= Exercise aim =
Please give the listing again in full, leaving out its images.

Top of Supplied records

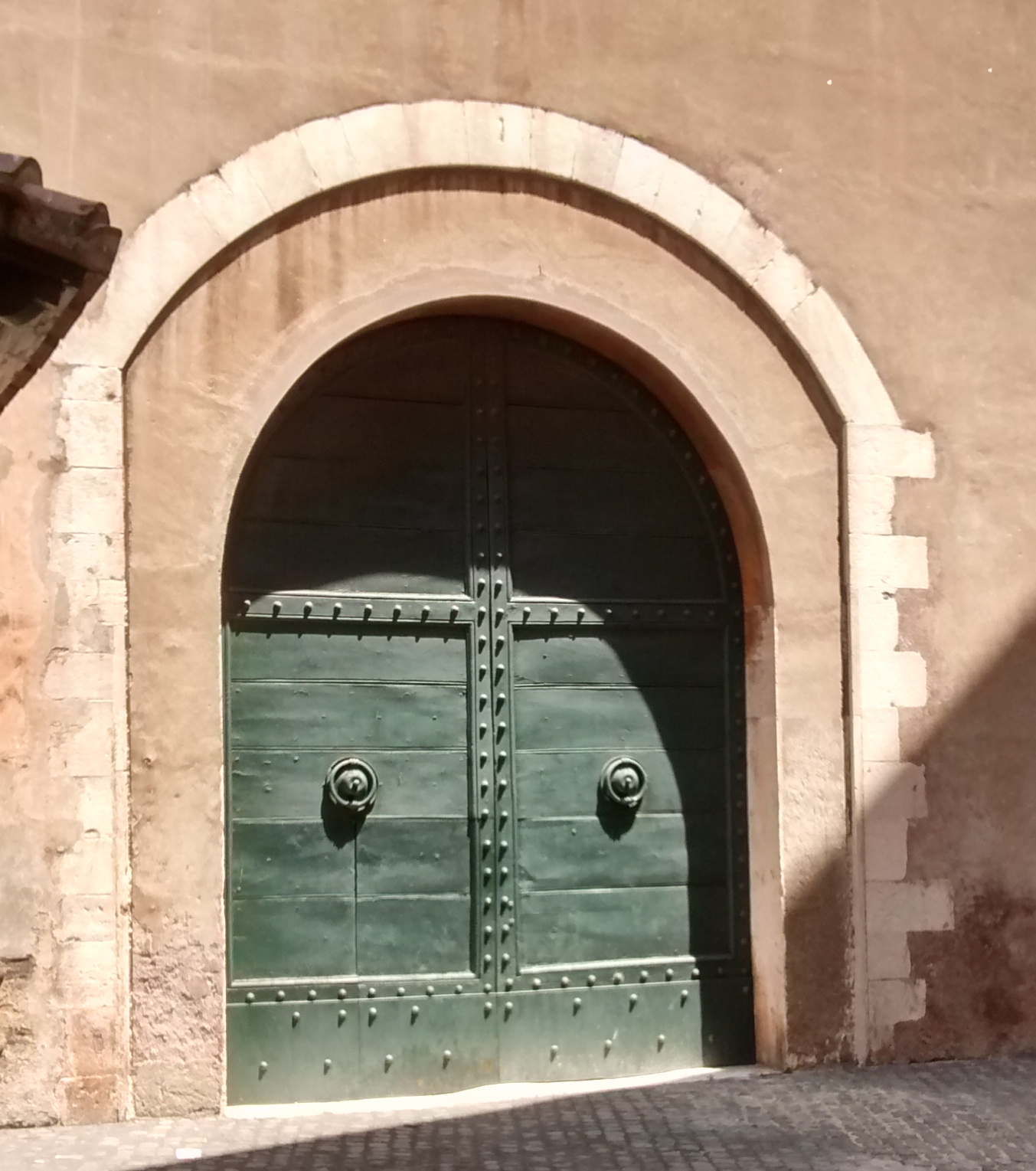 Porta San Pellegrino
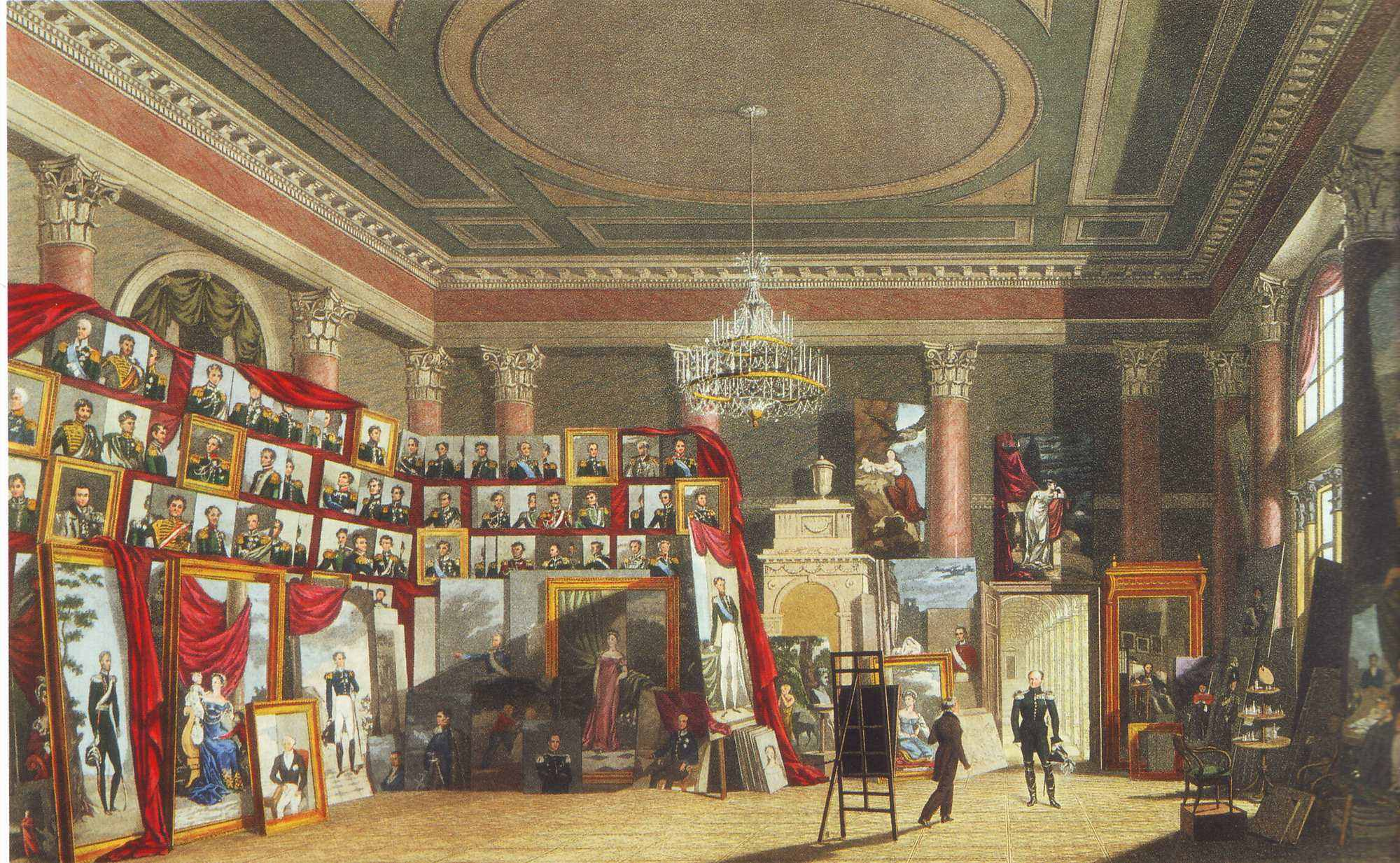 Александр I в мастерской Дж.Доу в Зимнем дворце. 1826. Беннет и Райт по оригиналу Мартынова. Эрмитаж
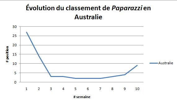 Diagramme retrcant l'évolution du classement de Paparazzi en démontrant ses 10 premières semaines dans le classement australien.
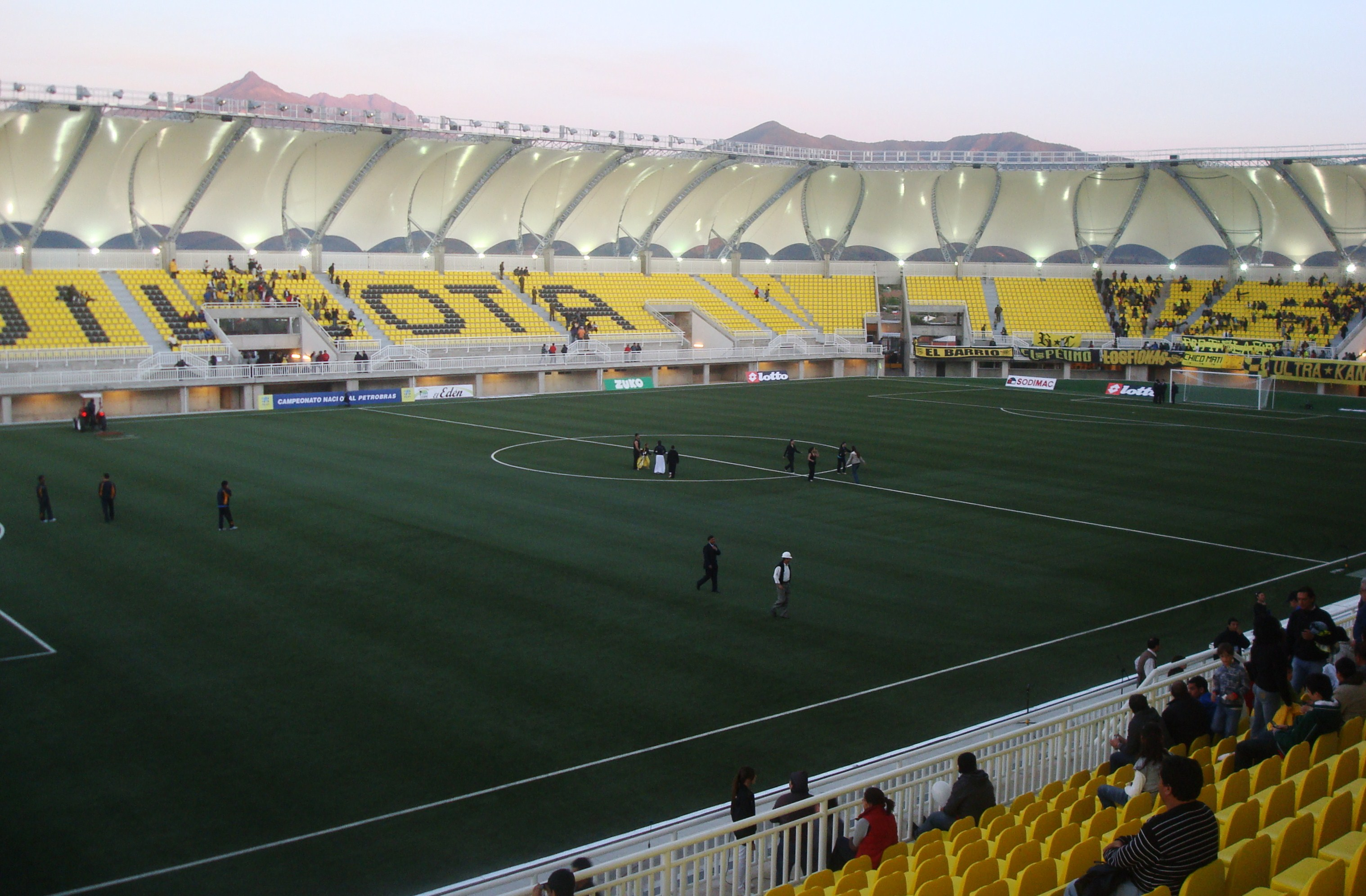 Estadio Bicentenario Lucio Fariña Fernández, Quillota, Chile
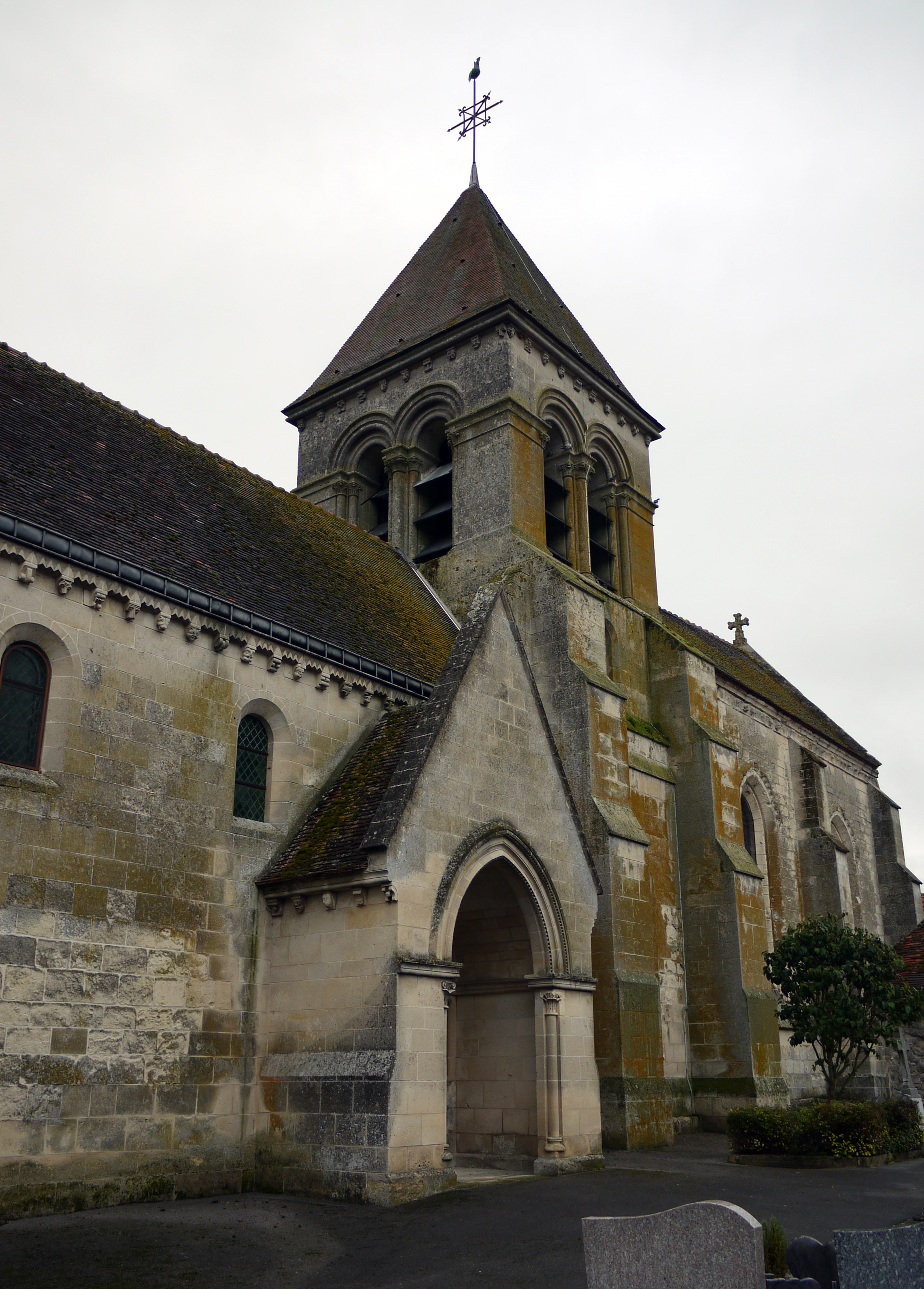 Église Saint-Pierre de Beugneux.

Bottom of Supplied records

= Written reply =
 Porta San Pellegrino
 Александр I в мастерской Дж.Доу в Зимнем дворце. 1826. Беннет и Райт по оригиналу Мартынова. Эрмитаж
 Diagramme retrcant l'évolution du classement de Paparazzi en démontrant ses 10 premières semaines dans le classement australien.
 Estadio Bicentenario Lucio Fariña Fernández, Quillota, Chile
 Église Saint-Pierre de Beugneux.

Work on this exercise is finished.